Bitcoin (BTC) faces the prospect of hitting $ 47,500 to $ 50,000 based on the eerie similarity of its current trend to that of June through December 2019.
2019 bitcoin fractal
In detail, Bitcoin hit around $ 14,000 on June 26, 2019, before it was triggered for the remainder of the year due to the profit-taking stipulation and FUD triggered by the Bitcoin Cash hard fork, Facebook’s confrontation with regulators over its crypto Project Libra and then the threatening tone of US President Donald Trump and Treasury Secretary Steven Mnuchin on Bitcoin.
The flagship cryptocurrency crashed to nearly $ 6,500 in December 2019. In doing so, it caused its 50-day simple moving average (SMA) to fall below its 200-day SMA, a phenomenon that technical chartists refer to as the “death cross” and see what it is like formation as a sign of an impending one Clearance sale.
At the same time, however, the Bitcoin bulls kept the price above the 50-week SMA. The cryptocurrency’s one-day chart showed the bears’ attempts to push the price below its 50-week SMA. But cops bought these dips every time.
Deliberate buys near the 50-week SMA later resulted in a strong upward rally towards the 61.8% Fib level, which was a drop-down Fibonacci retracement chart that swung from around the $ 14,000 swing -Highly pulled to about $ 6,500 swing low.
The 2019 fractal also illustrated at least two bullish divergence scenarios in which Bitcoin price made lower lows while its daily relative strength indicator, a price momentum oscillator, made lower highs. It indicated weakness in the prevailing bearish momentum. And as it turned out, the price went up later.
In 2021, Bitcoin reconstructed the 2019 halfway scenario. Initially, the cryptocurrency correction from its record high of nearly $ 65,000 landed on the exact same 50-week SMA support of around $ 30,000. At the same time, moving it down enabled a death cross setup.
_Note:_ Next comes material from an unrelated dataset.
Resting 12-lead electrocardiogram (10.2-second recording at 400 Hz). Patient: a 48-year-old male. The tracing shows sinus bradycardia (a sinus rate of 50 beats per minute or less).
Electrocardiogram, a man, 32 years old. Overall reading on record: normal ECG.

Bitcoin’s price movement over the past week also indicated a bullish divergence scenario, as shown in the chart below.
TradingShot, a market analysis platform, found that a bullish divergence formation combined with a rebound from the 50-week SMA support pushed Bitcoin prices back to the 61.8% Fib level on the current Fibonacci retracement graph from top to bottom could bring.
“Support for the 1W MA50 is critical as it is achieved even though Bitcoin is at lower lows (LL) while the 1D RSI is at higher lows (HL),” he explained.
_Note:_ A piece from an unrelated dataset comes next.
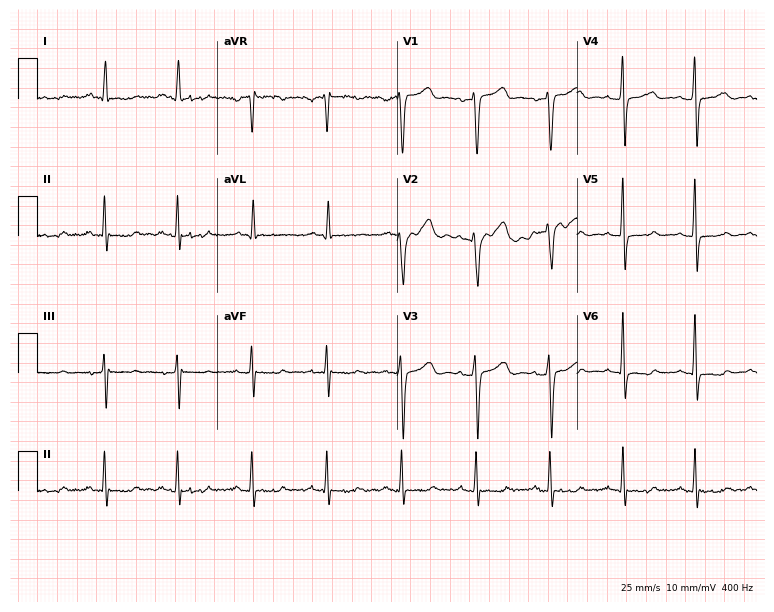
12-lead ECG (7.3-second recording at 400 Hz) from a female patient, 58 years old. Screened for six findings — first-degree AV block, right bundle branch block (RBBB), left bundle branch block (LBBB), sinus bradycardia, atrial fibrillation (AF), sinus tachycardia — none is recorded.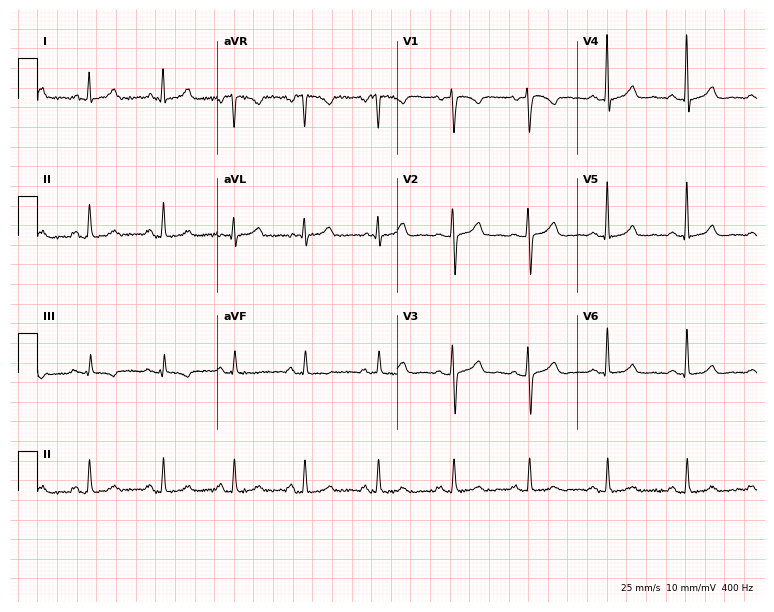
Resting 12-lead electrocardiogram. Patient: a woman, 45 years old. Read as a normal ECG.

“This is a bullish divergence and was also observed in October and late November through early December 2019. This divergence was sufficient to initiate the rebound to the Fibonacci retracement level at 0.618.”
On a chart provided by TradingShot, the 61.8% Fib level appeared at $ 47,500. Meanwhile, the other chart above showed the profit target near $ 50,000.
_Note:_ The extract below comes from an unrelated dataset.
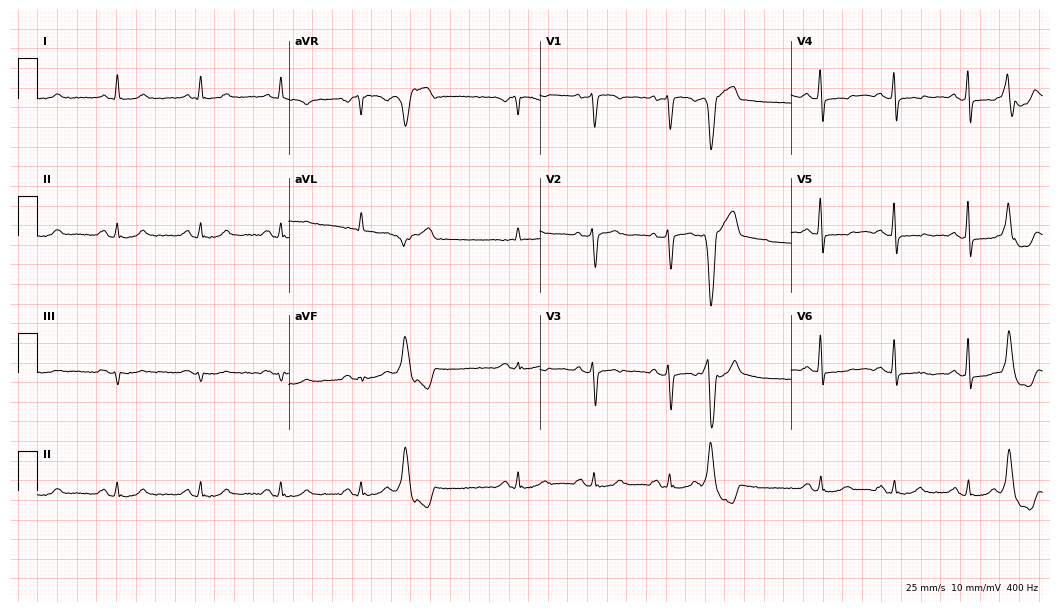
Electrocardiogram, a 62-year-old male. Of the six screened findings (first-degree AV block, right bundle branch block, left bundle branch block, sinus bradycardia, atrial fibrillation, sinus tachycardia), none is recorded.

The statements came as Bitcoin closed the second quarter with a 41% loss and recorded its worst declines since the 43% sell-off in the fourth quarter of 2018. The recent decline in cryptocurrency was due to a spate of negative fundamentals, including China’s crackdown on the crypto industry, global regulators tightening their scrutiny, and Elon Musk’s anti-bitcoin tweets.
Meanwhile, demand for Bitcoin also declined following the Federal Reserve’s restrictive tone. The US Federal Reserve announced that it could hike its key rates through the end of 2023 to contain inflationary pressures, coinciding with a fall in BTC / USD rates on June 16 and beyond.
Despite strong headwinds, Bitcoin managed to hover above $ 30,000, a level of psychological support, and is currently back above $ 35,000. However, the equally strong resistance level at $ 40,000 keeps the short-term bearish bias of the cryptocurrency intact.
“It is believed that the longer we forego a $ 40,000 grip, the support will eventually collapse and give way to a sharp move toward $ 20,000,” said Fawad Razaqzada, an analyst at ThinkMarkets, the Wall Street Journal and noted that Bitcoin is left at the crossroads in the third quarter.
“Has all of the negative fundamentals been priced in? We can’t be sure, but if so, the bullish divergence of the 1D RSI is definitely showing something.”